• _INSTRUCTIONS FOR THE TASK_
Scan the records that follow, and whenever a line has the word "sample", copy it.
DATA TO EXAMINE Block Start
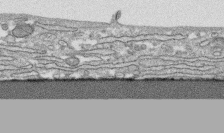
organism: Human
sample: CRL-1474
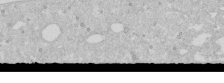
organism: Human
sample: Caco-2 cells
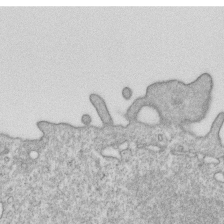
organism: Mouse
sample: Activated OT-1 CD8+ T cells
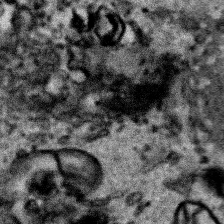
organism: Human
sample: Mitochondria in HCT116 cells
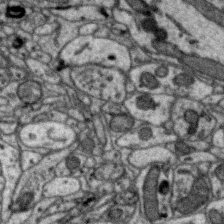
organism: Zebra finch
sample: Brain
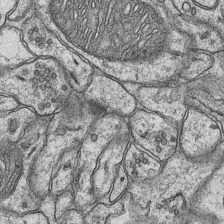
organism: Mouse
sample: CA1 Hippocampus
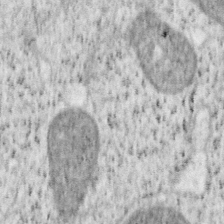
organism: Mouse
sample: OT-I killer T cells with ID8 ovarian cancer cells
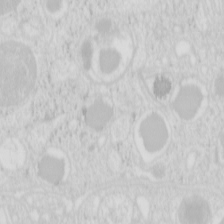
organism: Mouse
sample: Pancreas
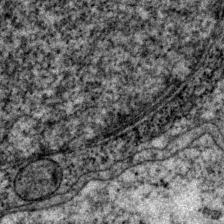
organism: P. pacificus
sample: Pharynx
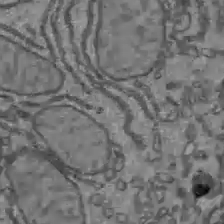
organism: C57BL Mouse
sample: Liver
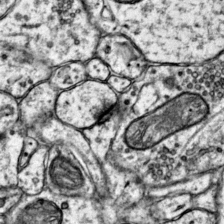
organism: Mouse
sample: Primary visual cortex
DATA TO EXAMINE Block End
• _RESPONSE_
sample: CRL-1474
sample: Caco-2 cells
sample: Activated OT-1 CD8+ T cells
sample: Mitochondria in HCT116 cells
sample: Brain
sample: CA1 Hippocampus
sample: OT-I killer T cells with ID8 ovarian cancer cells
sample: Pancreas
sample: Pharynx
sample: Liver
sample: Primary visual cortex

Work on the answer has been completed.